- Host Michael, designing with kids
- Genre: Children's, reality
- Starring: Michael Lagimodiere
- Country of origin: Canada
- Original language: English
- No. of seasons: 4

Production
- Executive producers: Blair Powers, Matt Bishop, J.J. Johnson
- Producers: Rennata Lopez, Kristen McGregor
- Production locations: Ontario, Canada
- Running time: 22:00
- Production company: Sinking Ship Entertainment

Original release
- Network: TVOntario (Canada) Qubo (US)
- Release: 2012 – 2017

= Giver (TV series) =

Giver is a Canadian children's television series, which premiered on TVOntario's TVOKids programming block, airing from 2012 to 2017. Hosted by Michael Lagimodiere, each episode enlists a team of local children to assist in creating, designing and building a new or renovated public park in an Ontario community, in collaboration with professional designers and contractors.

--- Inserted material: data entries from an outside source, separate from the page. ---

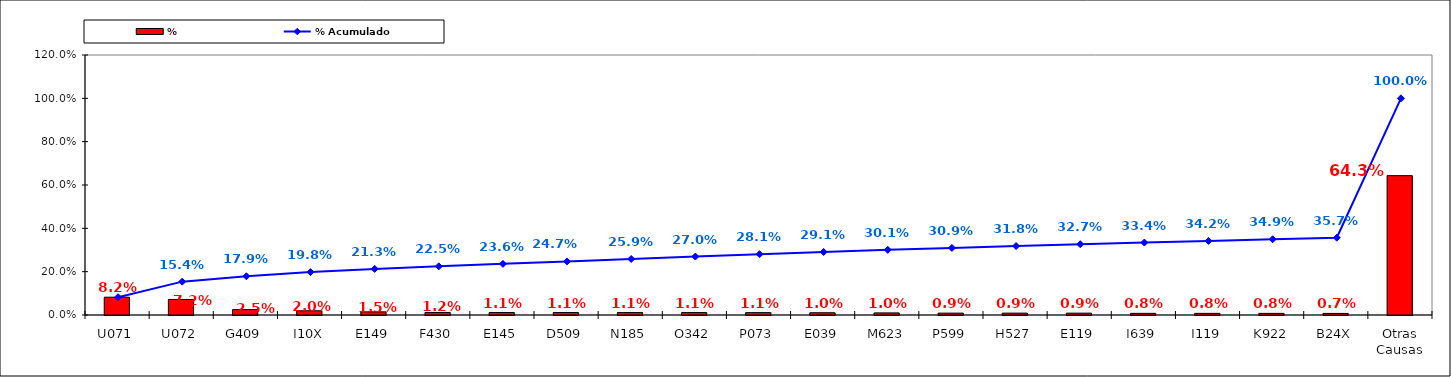
| Category | % |
|---|---|
| U071 | 0.082 |
| U072 | 0.072 |
| G409 | 0.025 |
| I10X | 0.02 |
| E149 | 0.015 |
| F430 | 0.012 |
| E145 | 0.011 |
| D509 | 0.011 |
| N185 | 0.011 |
| O342 | 0.011 |
| P073 | 0.011 |
| E039 | 0.01 |
| M623 | 0.01 |
| P599 | 0.009 |
| H527 | 0.009 |
| E119 | 0.009 |
| I639 | 0.008 |
| I119 | 0.008 |
| K922 | 0.008 |
| B24X | 0.007 |
| Otras Causas | 0.643 |

To celebrate Canada's 150th birthday Giver 150 was slated to release on July 1, 2017. Giver 150 set to build the largest playground in the country, to be located in Ottawa at Mooney Bay. Over 400 volunteers ranging from kids to adults from all over the country helped build the playground. The 50,000 square foot playground is shaped like Canada and has different play space representing each of the country's provinces and territories.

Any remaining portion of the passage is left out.